** Opening Listed entries block **
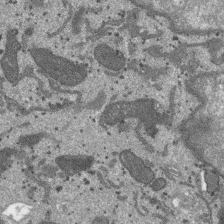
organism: Human
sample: Lung epithelial cells infected with SARS-CoV-2
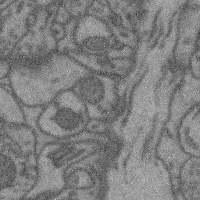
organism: Mouse
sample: Cerebral cortex
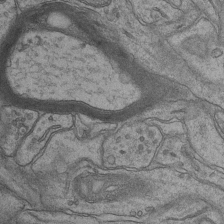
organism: Mouse
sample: CA1 Hippocampus
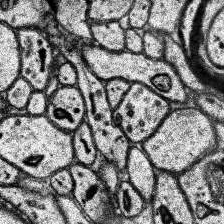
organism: Human
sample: Temporal Lobe
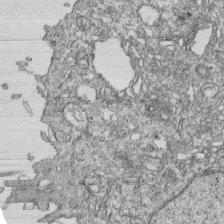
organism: Human
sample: HeLa cell HIV synapse
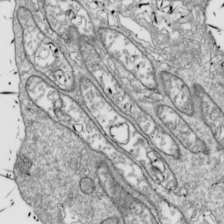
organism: Drosophila
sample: Cell division; meiosis; drosophila spermatocytes
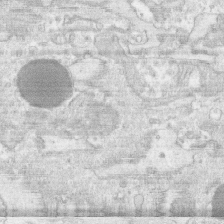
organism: Human
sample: CRL-1474
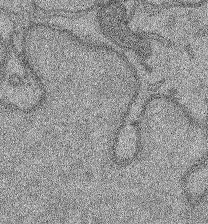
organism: Human
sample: HeLa cells
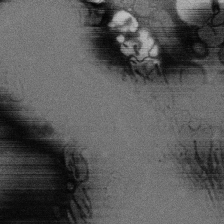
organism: Rat
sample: Salivary granule
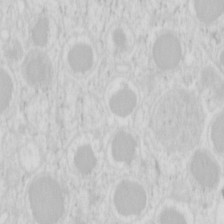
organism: Mouse
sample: Pancreas
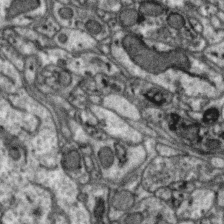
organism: Zebra finch
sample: Brain
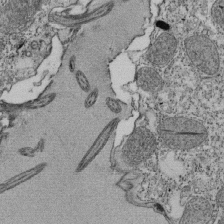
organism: Tetrahymena
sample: Cilia in tetrahymena
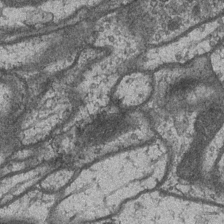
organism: Drosophila
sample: Optic medulla
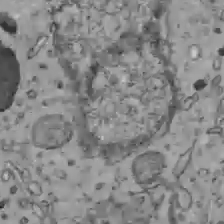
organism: C57BL Mouse
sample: Liver
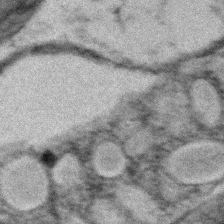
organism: Zebrafish
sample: Zebrafish embryo
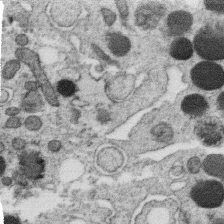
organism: C. elegans
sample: C. elegans oocyte; sperm cells
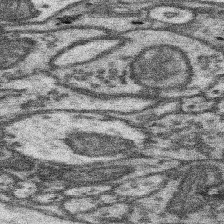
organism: Mouse
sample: Somatosensory cortex neuropil
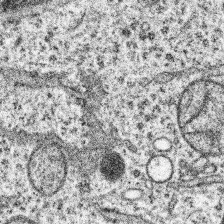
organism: Human
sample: HeLa cells
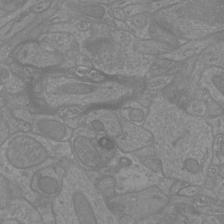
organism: Mouse
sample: Cortical neurons
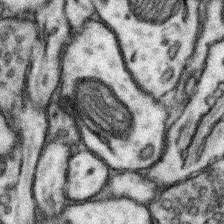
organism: Mouse
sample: Somatosensory cortex neuropil
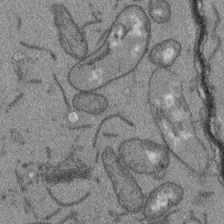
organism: Arabidopsis thaliana
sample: Root tip
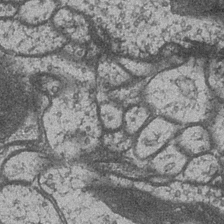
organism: Drosophila
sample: Optic medulla
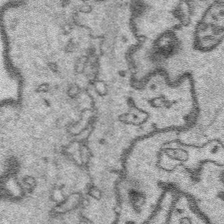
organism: Platynereis dumerilii
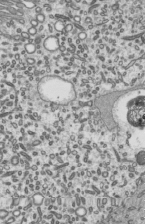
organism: Mouse
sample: Mouse epididymis efferent ductule cilia
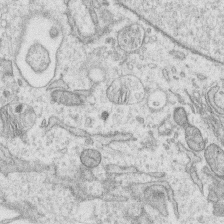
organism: Human
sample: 1205lu cells
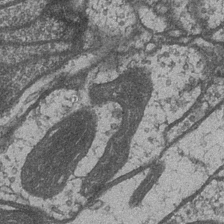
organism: Drosophila
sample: Optic medulla
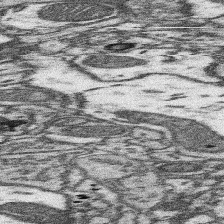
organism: Mouse
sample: Somatosensory cortex neuropil
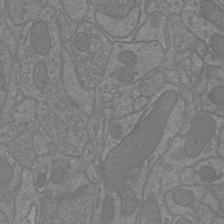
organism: Mouse
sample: Cortical neurons
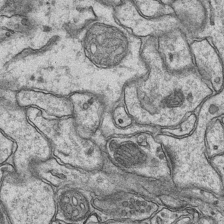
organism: Mouse
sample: CA1 Hippocampus
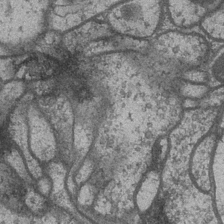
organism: Drosophila
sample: Optic medulla
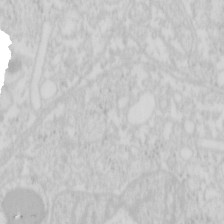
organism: Mouse
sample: Pancreas
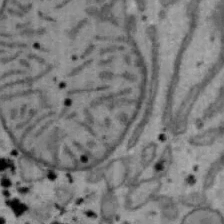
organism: Mouse
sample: Liver
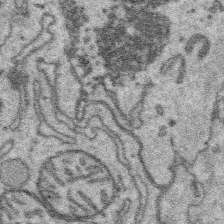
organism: Platynereis dumerilii
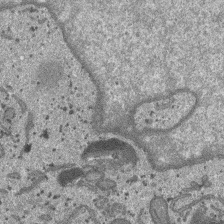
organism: Human
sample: Lung epithelial cells infected with SARS-CoV-2
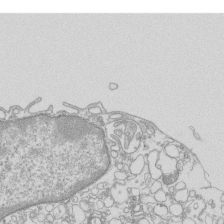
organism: Mouse
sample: Macrophages
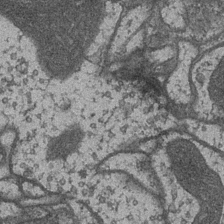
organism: Drosophila
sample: Optic medulla
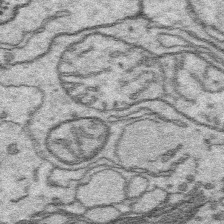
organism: Platynereis dumerilii
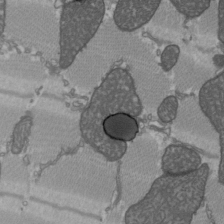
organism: C57BL Mouse
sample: Heart
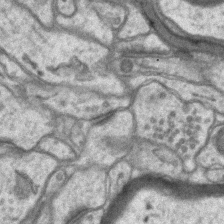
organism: Mouse
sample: CA1 Hippocampus
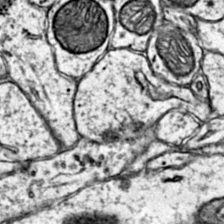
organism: Mouse
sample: Primary visual cortex
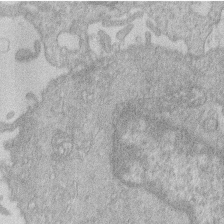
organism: Human
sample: Macrophage cells
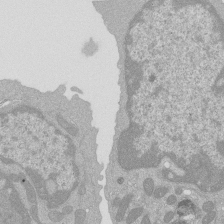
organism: Mouse
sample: Activated Pmel transgenic CD8+ T Cells
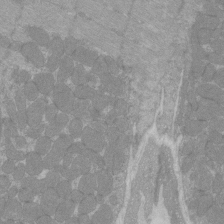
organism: C57BL Mouse
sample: Tibialis anterior muscle cell
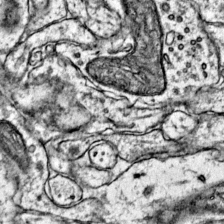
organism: Mouse
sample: Primary visual cortex
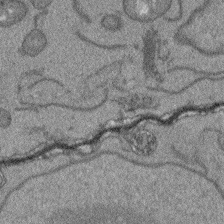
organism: Arabidopsis thaliana
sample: Root tip
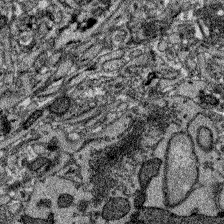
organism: Zebrafish
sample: Larval olfactory bulb
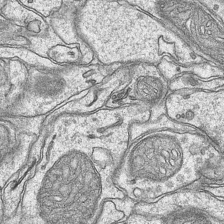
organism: Mouse
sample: CA1 Hippocampus
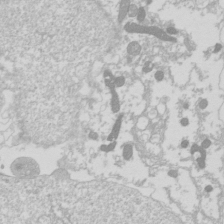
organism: Drosophila
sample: Cell division; meiosis; drosophila spermatocytes
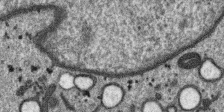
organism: Human
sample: Lung epithelial cells infected with SARS-CoV-2
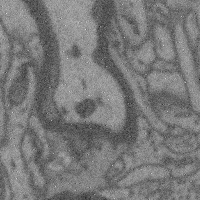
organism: Mouse
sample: Cerebral cortex
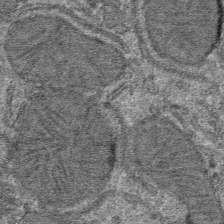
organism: Mouse
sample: Mouse hepatocytes
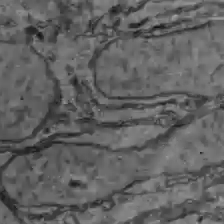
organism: C57BL Mouse
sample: Liver
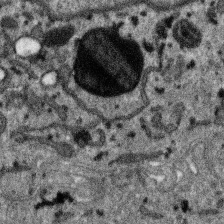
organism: Human
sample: Lung epithelial cells infected with SARS-CoV-2
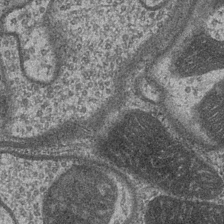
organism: Drosophila
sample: Optic medulla
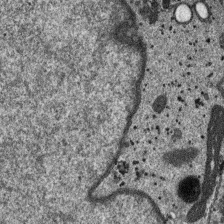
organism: Human
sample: Lung epithelial cells infected with SARS-CoV-2
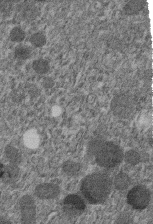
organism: C. elegans
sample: C. elegans embryo early stage
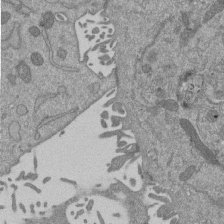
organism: Mouse
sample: ED-1 cell nuclei; centrioles
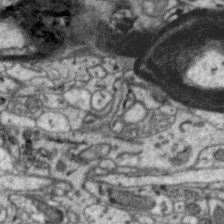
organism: Zebra finch
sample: Brain
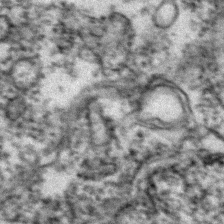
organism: Zebrafish
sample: Zebrafish embryo
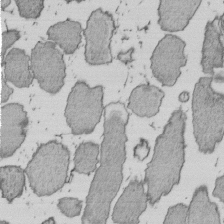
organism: E. coli
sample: Bacterial nucleoid
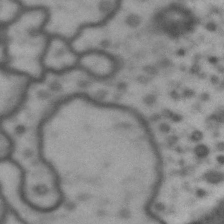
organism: Drosophila
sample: Brain
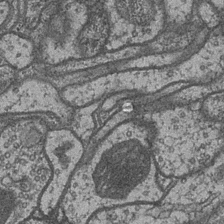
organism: Drosophila
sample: Optic medulla
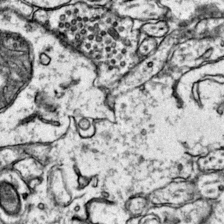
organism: Mouse
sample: Primary visual cortex
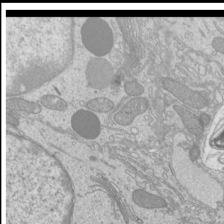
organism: Mouse
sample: Cilia; mouse epididymis
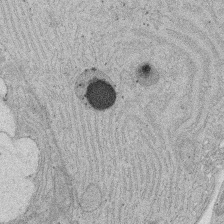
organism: Rat
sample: Salivary granule
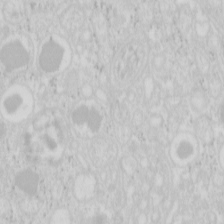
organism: Mouse
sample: Pancreas
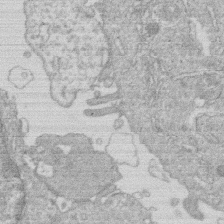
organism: Human
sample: Macrophage cells
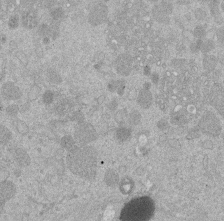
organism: Mouse
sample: Dividing mouse embryo 1 cell stage
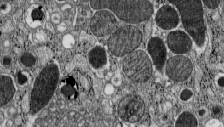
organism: C57BL Mouse
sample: Pancreatic islet
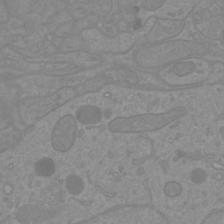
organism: Mouse
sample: Cortical neurons
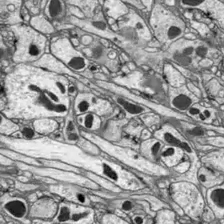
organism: Drosophila
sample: Optic lobe
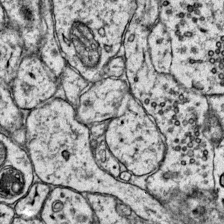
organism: Mouse
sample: Primary visual cortex
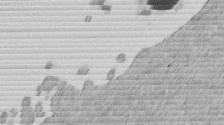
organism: Mouse
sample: Dividing mouse embryo 1 cell stage
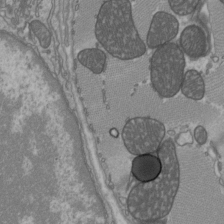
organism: C57BL Mouse
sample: Heart
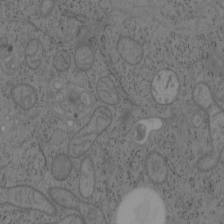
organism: Mouse
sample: OT-I killer T cells with ID8 ovarian cancer cells
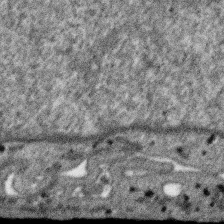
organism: Human
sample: Lung epithelial cells infected with SARS-CoV-2
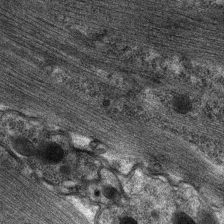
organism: C. elegans
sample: Pharynx
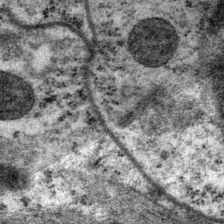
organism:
** Closing Listed entries block **
How to complete this task:
With images omitted, output the data exactly as given.

Output of the task:
organism: Human
sample: Lung epithelial cells infected with SARS-CoV-2
organism: Mouse
sample: Cerebral cortex
organism: Mouse
sample: CA1 Hippocampus
organism: Human
sample: Temporal Lobe
organism: Human
sample: HeLa cell HIV synapse
organism: Drosophila
sample: Cell division; meiosis; drosophila spermatocytes
organism: Human
sample: CRL-1474
organism: Human
sample: HeLa cells
organism: Rat
sample: Salivary granule
organism: Mouse
sample: Pancreas
organism: Zebra finch
sample: Brain
organism: Tetrahymena
sample: Cilia in tetrahymena
organism: Drosophila
sample: Optic medulla
organism: C57BL Mouse
sample: Liver
organism: Zebrafish
sample: Zebrafish embryo
organism: C. elegans
sample: C. elegans oocyte; sperm cells
organism: Mouse
sample: Somatosensory cortex neuropil
organism: Human
sample: HeLa cells
organism: Mouse
sample: Cortical neurons
organism: Mouse
sample: Somatosensory cortex neuropil
organism: Arabidopsis thaliana
sample: Root tip
organism: Drosophila
sample: Optic medulla
organism: Platynereis dumerilii
organism: Mouse
sample: Mouse epididymis efferent ductule cilia
organism: Human
sample: 1205lu cells
organism: Drosophila
sample: Optic medulla
organism: Mouse
sample: Somatosensory cortex neuropil
organism: Mouse
sample: Cortical neurons
organism: Mouse
sample: CA1 Hippocampus
organism: Drosophila
sample: Optic medulla
organism: Mouse
sample: Pancreas
organism: Mouse
sample: Liver
organism: Platynereis dumerilii
organism: Human
sample: Lung epithelial cells infected with SARS-CoV-2
organism: Mouse
sample: Macrophages
organism: Drosophila
sample: Optic medulla
organism: Platynereis dumerilii
organism: C57BL Mouse
sample: Heart
organism: Mouse
sample: CA1 Hippocampus
organism: Mouse
sample: Primary visual cortex
organism: Human
sample: Macrophage cells
organism: Mouse
sample: Activated Pmel transgenic CD8+ T Cells
organism: C57BL Mouse
sample: Tibialis anterior muscle cell
organism: Mouse
sample: Primary visual cortex
organism: Arabidopsis thaliana
sample: Root tip
organism: Zebrafish
sample: Larval olfactory bulb
organism: Mouse
sample: CA1 Hippocampus
organism: Drosophila
sample: Cell division; meiosis; drosophila spermatocytes
organism: Human
sample: Lung epithelial cells infected with SARS-CoV-2
organism: Mouse
sample: Cerebral cortex
organism: Mouse
sample: Mouse hepatocytes
organism: C57BL Mouse
sample: Liver
organism: Human
sample: Lung epithelial cells infected with SARS-CoV-2
organism: Drosophila
sample: Optic medulla
organism: Human
sample: Lung epithelial cells infected with SARS-CoV-2
organism: C. elegans
sample: C. elegans embryo early stage
organism: Mouse
sample: ED-1 cell nuclei; centrioles
organism: Zebra finch
sample: Brain
organism: Zebrafish
sample: Zebrafish embryo
organism: E. coli
sample: Bacterial nucleoid
organism: Drosophila
sample: Brain
organism: Drosophila
sample: Optic medulla
organism: Mouse
sample: Primary visual cortex
organism: Mouse
sample: Cilia; mouse epididymis
organism: Rat
sample: Salivary granule
organism: Mouse
sample: Pancreas
organism: Human
sample: Macrophage cells
organism: Mouse
sample: Dividing mouse embryo 1 cell stage
organism: C57BL Mouse
sample: Pancreatic islet
organism: Mouse
sample: Cortical neurons
organism: Drosophila
sample: Optic lobe
organism: Mouse
sample: Primary visual cortex
organism: Mouse
sample: Dividing mouse embryo 1 cell stage
organism: C57BL Mouse
sample: Heart
organism: Mouse
sample: OT-I killer T cells with ID8 ovarian cancer cells
organism: Human
sample: Lung epithelial cells infected with SARS-CoV-2
organism: C. elegans
sample: Pharynx
organism:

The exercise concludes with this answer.